Conventional wisdom often dictates that interest rate tightening by the Federal Reserve is negative for riskier assets, including equities.
That explains why many market participants are on edge ahead of 2022. After all, it seems all but certain that the Fed will raise rates next year, perhaps multiple times. Some experts argue that rate hikes don't have to damage equities, and that thesis has history on its side. If it plays out again in 2022, that could be a boon for exchange traded funds such as the ARK Innovation ETF (NYSEArca: ARKK).

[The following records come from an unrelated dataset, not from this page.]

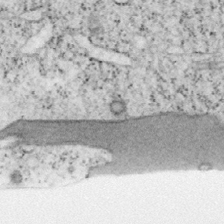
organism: Mouse
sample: OT-I killer T cells with ID8 ovarian cancer cells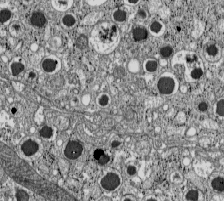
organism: C57BL Mouse
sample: Pancreatic islet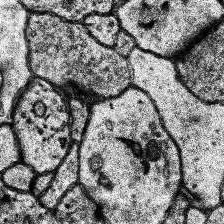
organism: Human
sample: Temporal Lobe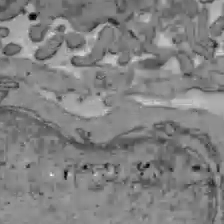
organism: C57BL Mouse
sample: Liver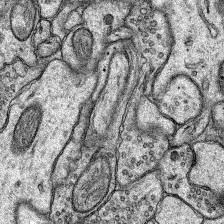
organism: Rat
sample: Hippocampus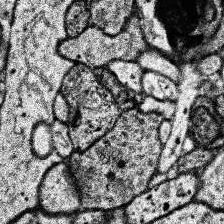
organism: Human
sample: Temporal Lobe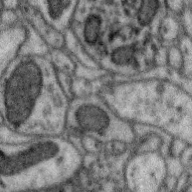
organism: Zebra finch
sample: Brain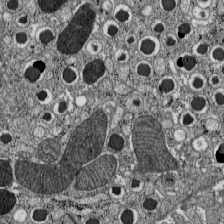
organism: C57BL Mouse
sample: Pancreatic islet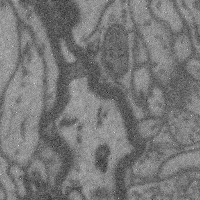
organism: Mouse
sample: Cerebral cortex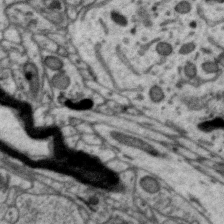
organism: Zebra finch
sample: Brain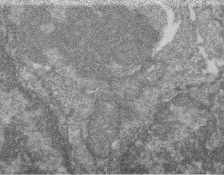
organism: Zebrafish
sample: Cilia; retinal pigment epithelium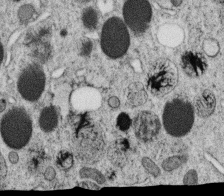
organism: C. elegans
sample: C. elegans oocyte; sperm cells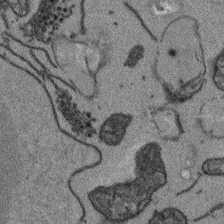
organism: Arabidopsis thaliana
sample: Root tip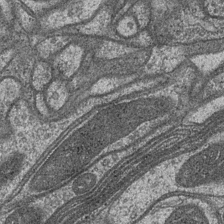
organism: Drosophila
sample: Optic medulla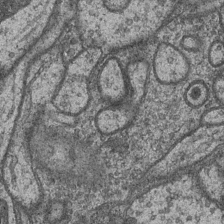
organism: Drosophila
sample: Optic medulla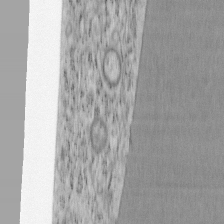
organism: Human
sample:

“Historical analyses put together by Evercore ISI’s Ed Hyman and The Sevens Report’s Tom Essaye show that the S&P 500 typically fares well when the Fed raises rates for the first time in a tightening cycle,” reports Fred Imbert for CNBC. “For example, the Fed embarked on a rate hike cycle on June 30, 1999, when it raised rates by a quarter-point to 5%. The S&P 500 rose 7% from there to post a gain of 19.5% for the year.”
If that precedent repeats, ARKK could get a lift, particularly if economic growth slows as expected. Expectations for slower growth are pertinent in the ARKK conversation for multiple reasons. First, slower GDP growth often favors growth stocks, of which ARKK has plenty.
Second, the Fed is unlikely to raise rates if it feels the economy is in danger of stumbling. Rather, a rate hike could be a vote of confidence in the economy, perhaps providing some support for disruptive growth strategies.
“While the market will likely remain volatile near term, there’s no reason yet to think that stocks can’t rally through the start of another rate hike cycle,” says Essaye of the Sevens Report. “And given what we know about the current state of economic growth, employment and people’s personal balance sheets (all of which are very strong) it is very unlikely that the Fed hiking rates 50 basis points in 2022 would be enough to end the economic expansion.”
The $21.36 billion ARKK's largest sector weight is technology — a sector with a history of inverse correlations to rising rates. However, healthcare, communication services, and consumer discretionary, which combine for 60% of the fund's weight, show only light sensitivity to Fed rate tightening.